Mthwakazi case dismissed

News
THE Bulawayo Magistrate’s Court on Friday dismissed an application for referral to the Supreme Court of the case of 23 Mthwakazi Youth Leader’s Joint Resolution activists, who are charged with criminal nuisance.

THE Bulawayo Magistrate’s Court on Friday dismissed an application for referral to the Supreme Court of the case of 23 Mthwakazi Youth Leader’s Joint Resolution activists, who are charged with criminal nuisance.

STAFF REPORTER

Mqondisi Moyo and 22 others in June, filed an application for referral of their case to the Supreme Court, where they intended to contest the constitutionality of charges laid against them.
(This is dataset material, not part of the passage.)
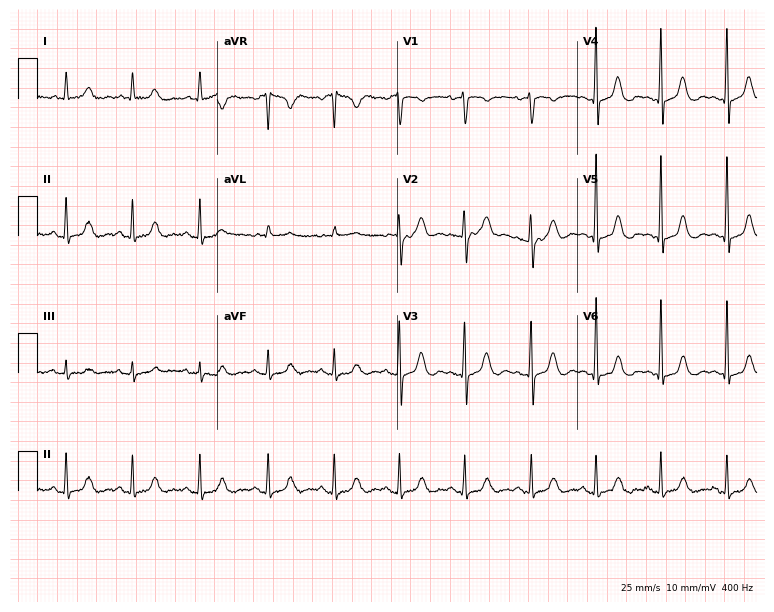
ECG — a 63-year-old female. Screened for six findings — first-degree AV block, right bundle branch block, left bundle branch block, sinus bradycardia, atrial fibrillation, sinus tachycardia — none is recorded.

Bulawayo magistrate Gladmore Mushove on Friday dismissed the application and remanded the case to September 24 for trial.

In dismissing the application, the magistrate said due to allegations that they had protested without notifying the regulatory authority and allegedly violated the road users’ right to free flow of traffic, they were supposed to be tried on the charges laid against them.

Their defence lawyer Dumisani Dube had submitted in court that it is enshrined in the Constitution that people or organisations have a right to demonstrate and petition authorities.

He said the charge over their demonstration violates their constitutional rights. The protesters are out of custody on $50 bail each.

Moyo and 22 others were arrested on April 8 this year while demonstrating against the Zesa move to employ 300 people from outside Bulawayo at its Insukamini substation in Emganwini.

They were initially charged with two counts, one of criminal nuisance and the another of causing an offence to persons of a particular race or region, as defined in sections 46 as read with Section 2 (v) of the third Schedule to the Criminal Law (Codification and Reform) Act and Section 42 (2) of the same Act respectively.

The charge of causing hatred to persons of another tribe has since been dropped.

The State led by Jeremiah Mutsindikwa told the court that on April 8, Moyo and 22 others unlawfully employed means, which were likely to interfere with the ordinary comfort, convenience, peace or quiet of the public by holding an unauthorised procession, moving in the middle of the road disturbing motorists and the general public, carrying placards, flyers and a petition document denouncing Zesa Insukamini substation workers recruitment.

They allegedly held an unlawful march from Bellevue shopping complex carrying the material demanding that all Mashonaland contract employees hired by Zesa must return to their region and pave way for the people of Matabeleland, thereby publicly making a provocative statements that caused offence to a particular tribe or intended to cause such offence.